We recommend using a machine with an Intel CPU and an NVIDIA GPU to benchmark TAIDL-TO and its baselines.
Reproducing all simulation statistics takes approximately 30-45 minutes.

## Running TAIDL Artifact

### Getting Started

We use Docker images for environment setup of TAIDL and baselines.
To run the TAIDL artifact, install Docker using the [installation guide](https://docs.docker.com/engine/install/).

All experimental workflows are encapsulated as bash scripts located in the `scripts/` directory.
These scripts automatically pull and use the appropriate Docker images:

- `devanshdvj/taidl-micro25-artifact:amd64` - TAIDL environment for amd64/x86-64
- `devanshdvj/taidl-micro25-artifact:arm64` - TAIDL environment for arm64
- `devanshdvj/taidl-micro25-artifact:baseline-amd64` - Baseline environment with Gemmini Spike and Intel SDE to generate data and log simulation times.

### System Requirements

**Architecture Support:**

- **amd64/x86_64**: Full support for TAIDL including GPU acceleration and baselines.
- **arm64**: CPU-only support for TAIDL (no GPU support). The `full.sh` script cannot be run on arm64 since baselines are not supported on this architecture.

**GPU Support:**
For NVIDIA GPU usage on amd64 systems, install the NVIDIA Container Toolkit using the [installation guide](https://docs.nvidia.com/datacenter/cloud-native/container-toolkit/latest/install-guide.html).
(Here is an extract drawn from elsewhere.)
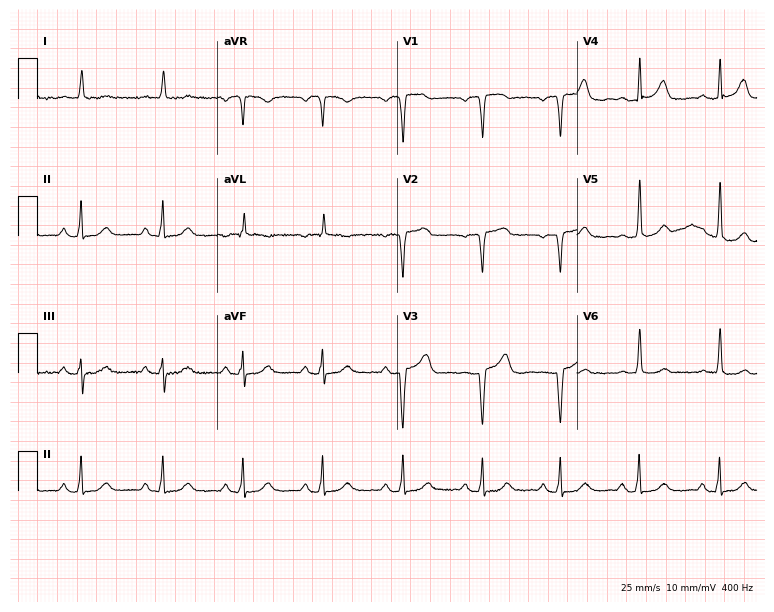
Resting 12-lead electrocardiogram. Patient: a female, 83 years old. None of these six findings is recorded: first-degree AV block, right bundle branch block, left bundle branch block, sinus bradycardia, atrial fibrillation, sinus tachycardia. Findings outside these six are not listed.

### Kick the Tires: Quick Plot Generation

This script uses paper's benchmarking data (`plots/saved/`) to quickly generate all figures without running any experiments.
These statistics were collected using Intel Xeon Platinum 8358 CPU and NVIDIA A100 GPU.

```bash
./scripts/kick-tires.sh
```

The resulting figures can be found in `plots/saved/`.
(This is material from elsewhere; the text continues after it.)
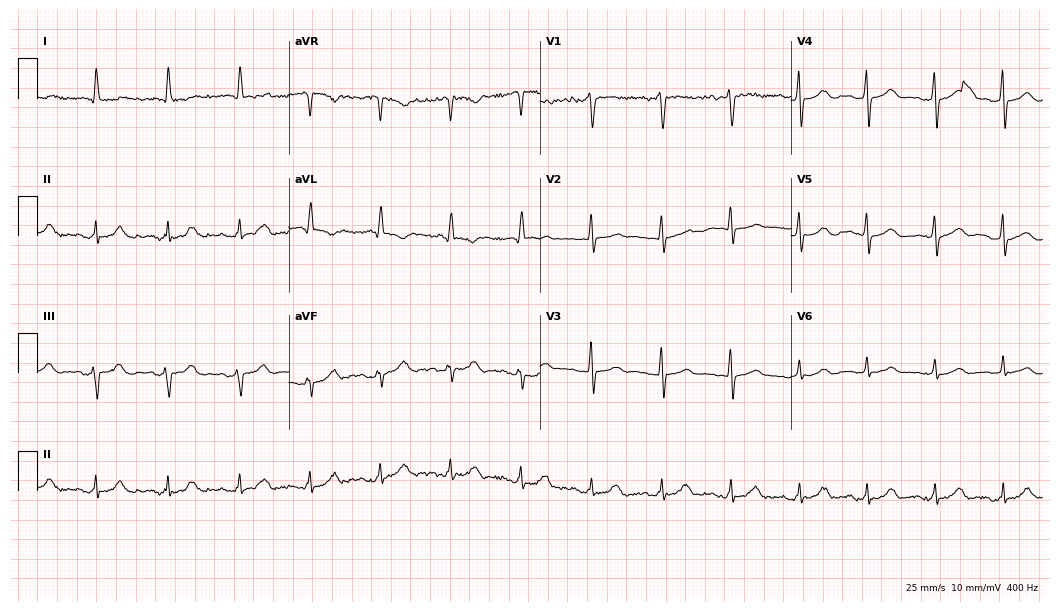
ECG (10.2-second recording at 400 Hz) — a 73-year-old man. Screened for six findings — first-degree AV block, right bundle branch block, left bundle branch block, sinus bradycardia, atrial fibrillation, sinus tachycardia — none is recorded. Other findings, if any, are not listed.

- `figure-16-gemmini-tiled-matmul.pdf` - Comparing simulation times of TAIDL-TO and Gemmini Spike
- `figure-17-oneDNN.pdf` - Comparing simulation times of TAIDL-TO and Intel SDE
- `figure-18-gemmini-exo.pdf` - Benchmarking TAIDL-TO for Exo-generated Gemmini kernels

### Only Benchmark TAIDL-TO using Pre-generated Data

This uses pre-generated inputs and golden outputs from Gemmini Spike and Intel SDE to benchmark TAIDL-TO.
It does not regenerate any data or run the baselines.
This is useful for quickly verifying TAIDL-TO's correctness and performance.
This would take around 2-5 minutes to run.

Run using:

```bash
./scripts/lite.sh
```

The resulting figures can be found in `plots/pdf/`.
More detailed statistics can be found in `plots/csv/`.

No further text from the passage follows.